At Costco I just bought my cemetery plot, my casket, and the 80 lb bag of beef jerky that will eventually kill me. One stop shopping.
Found an ibuprofen on the floor and immediately popped it in my mouth because I’m sure something hurts somewhere.
Them: hey wanna go to the movies later?
Me: sure what time?
Them: 8:30
Me: *laughs in over 40*
We only teach “stop, drop and roll” to put out fire but honestly if you do it in pretty much any social situation it will also stop that.
Them: Go big or go home
Me, 30 mins later, in my bed: This is nice
No tailgaters on the truck loosely hauling porta- potties.
I can still taste the cardamom pod I accidentally chewed in that pilau rice in 1989.
If you are feeling tired, let someone see you rip the head off a stuffed animal and eat the stuffing, and then you will have lots of time to rest.
My daughter telling me not to worry because she got her own allowance from my purse did not have the effect she intended
Your house doesn’t have to be fancy like Graceland or Monticello for it to have a name. I named mine Fred
actually this email could’ve been a meeting. we could’ve spent an hour on the clock talking shit and gossiping. someone could’ve brought bagels
If you eliminate the delete option our tweets will become life sentences.

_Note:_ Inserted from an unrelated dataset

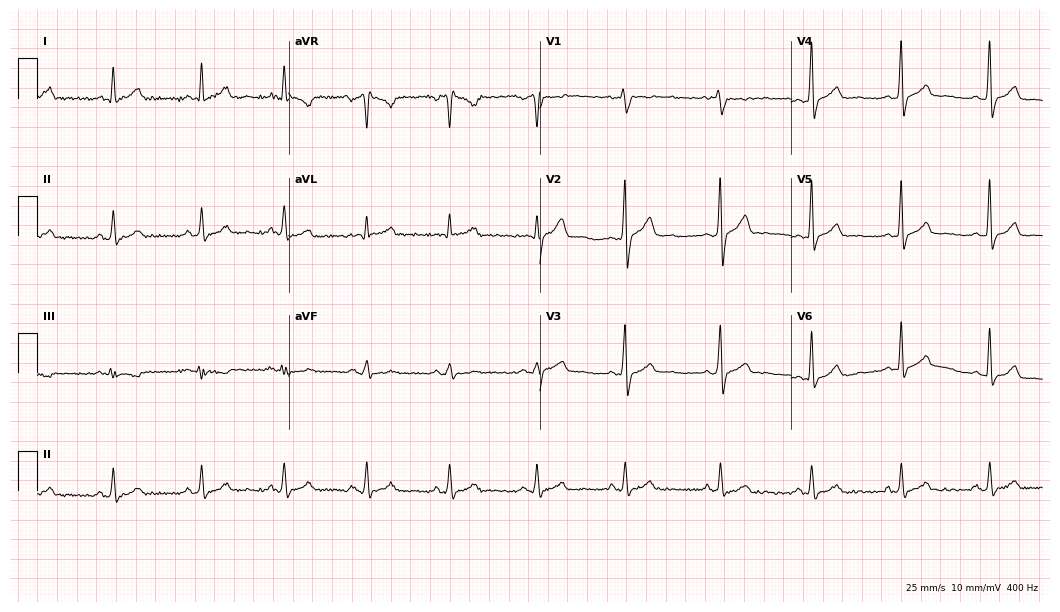
12-lead ECG from a man, 35 years old (10.2-second recording at 400 Hz). No first-degree AV block, right bundle branch block, left bundle branch block, sinus bradycardia, atrial fibrillation or sinus tachycardia recorded for this tracing. Findings outside these six are not listed.

“i think anyone using twitter still is evil” okay what are you gonna do about it. post about me on something called Florpable
Bartender: “I see your glass is empty. Would you like another?”
Me: “What on earth would I do with 2 empty glasses?”
Important Valentine’s Day PSA:
Sure, we all think Cupid is cute, but you should never teach babies archery. If you think crying is annoying, just imagine a tantrum with flying arrows.
Be safe. If they’re under three, melee weapons only!